### ACTIVITY:
Exactly the lines from the one with "sample: OT-I killer" through the end of the data below must be set down, and no pictures with them.

### EXERCISE INPUTS:
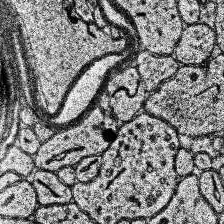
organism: Human
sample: Temporal Lobe
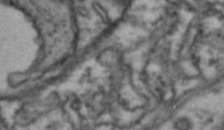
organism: Drosophila
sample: Brain
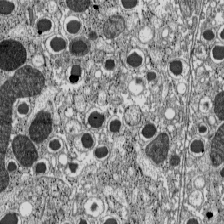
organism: C57BL Mouse
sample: Pancreatic islet
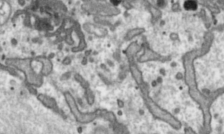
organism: Toxoplasma gondii
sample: Parasites in a vacuole inside a host cell
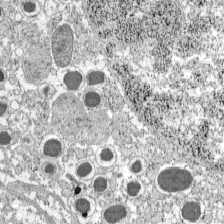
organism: C57BL Mouse
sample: Pancreatic islet
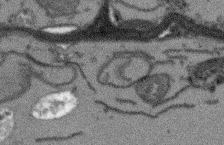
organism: Arabidopsis thaliana
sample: Root tip
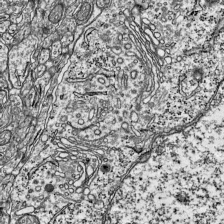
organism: Mouse
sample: Visual Cortex
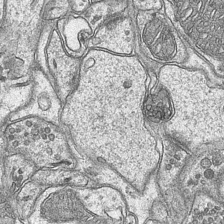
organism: Mouse
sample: CA1 Hippocampus
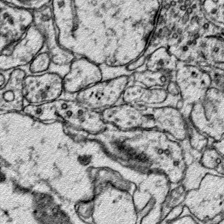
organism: Mouse
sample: Primary visual cortex
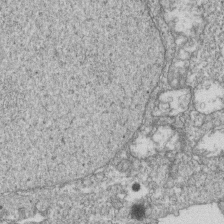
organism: Human
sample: HeLa cell HIV synapse
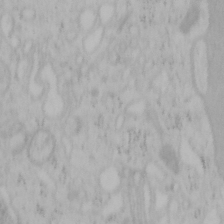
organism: Mouse
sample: OT-I killer T cells with ID8 ovarian cancer cells
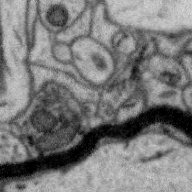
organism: Zebra finch
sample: Brain
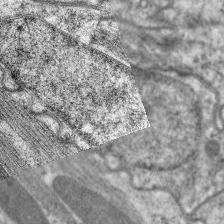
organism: C. elegans
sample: Pharynx
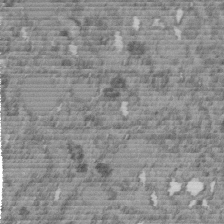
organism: C. elegans
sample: C. elegans embryo early stage
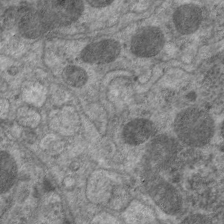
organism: C. elegans
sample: Pharynx
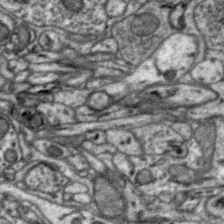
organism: Zebra finch
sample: Brain

### REPLY TO THE TASK:
sample: OT-I killer T cells with ID8 ovarian cancer cells
organism: Zebra finch
sample: Brain
organism: C. elegans
sample: Pharynx
organism: C. elegans
sample: C. elegans embryo early stage
organism: C. elegans
sample: Pharynx
organism: Zebra finch
sample: Brain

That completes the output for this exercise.